ORA-1555 occurrs when the read consistent mechanism employed by Oracle discovers that an old version data it needs is no longer available in the rollback segement -- we cannot return the read consistent answer to you.
The problem above is that when you opened your cursor -- the result set was 'pre-ordained'. Before we fetched the first row -- the answer was fixed at the point in time the query began. this is achieved by using the rollback (before images) segment to reconstruct blocks to look at they did when you query opened.

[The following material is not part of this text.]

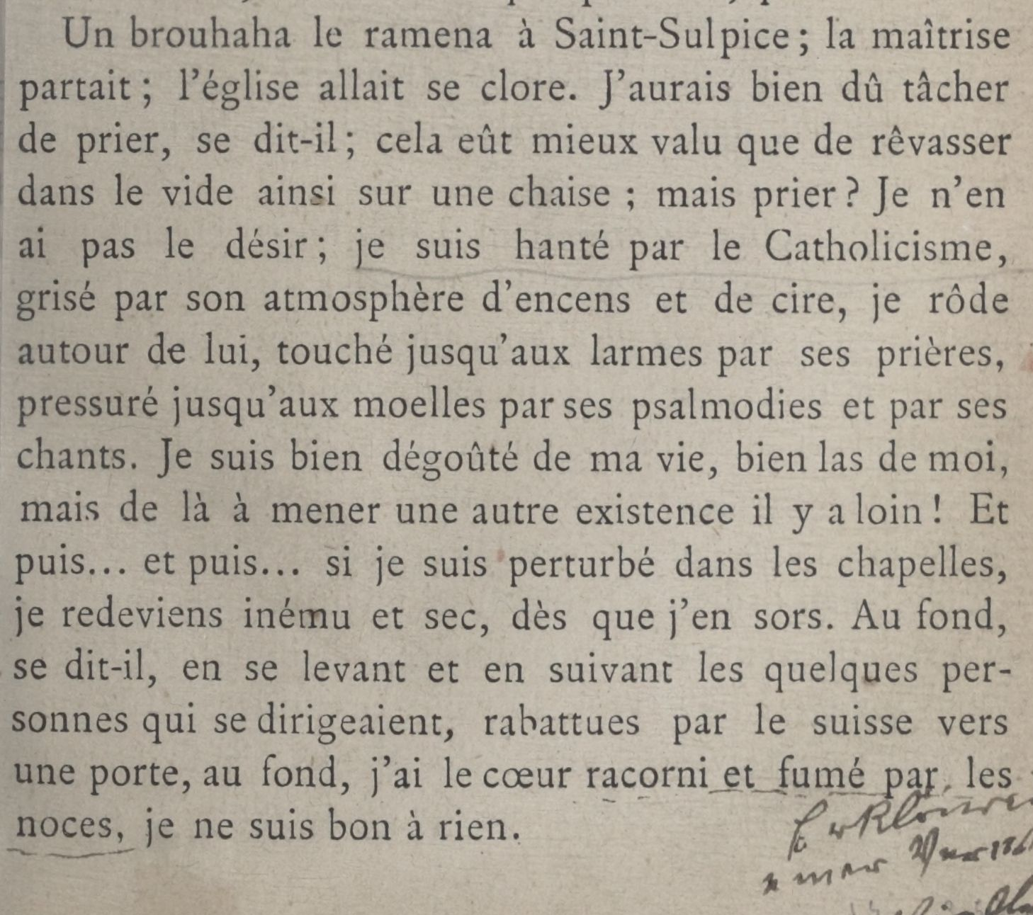 "En route", Joris-Karl Huysmans, 1895, extrait, page 25.

You are doing a "select ... from item where ( a, b, c ) in ( select ... )". This query is most likely using an index to read item. It will have to revisit the same block in the item table over and over and over as it processes the query. Lets say that the first record you read is on block 100. Also, lets say the 50,000'th record you read is on block 100. The first time you read block 100 - all is well, we don't need the rollback yet, we update the block -- generate rollback -- put it in the rollback segment and you continue one. Each time you process 1,000 records you commit (and by commiting you are saying "don't need that rollback -- feel free to overwrite it). By the time you got to record 50,000 -- the rollback you generated with record 1 is gone, you overwrote it with the 49,998 other updates you did. We can no longer reproduce the block you need for your query -- we through a 1555.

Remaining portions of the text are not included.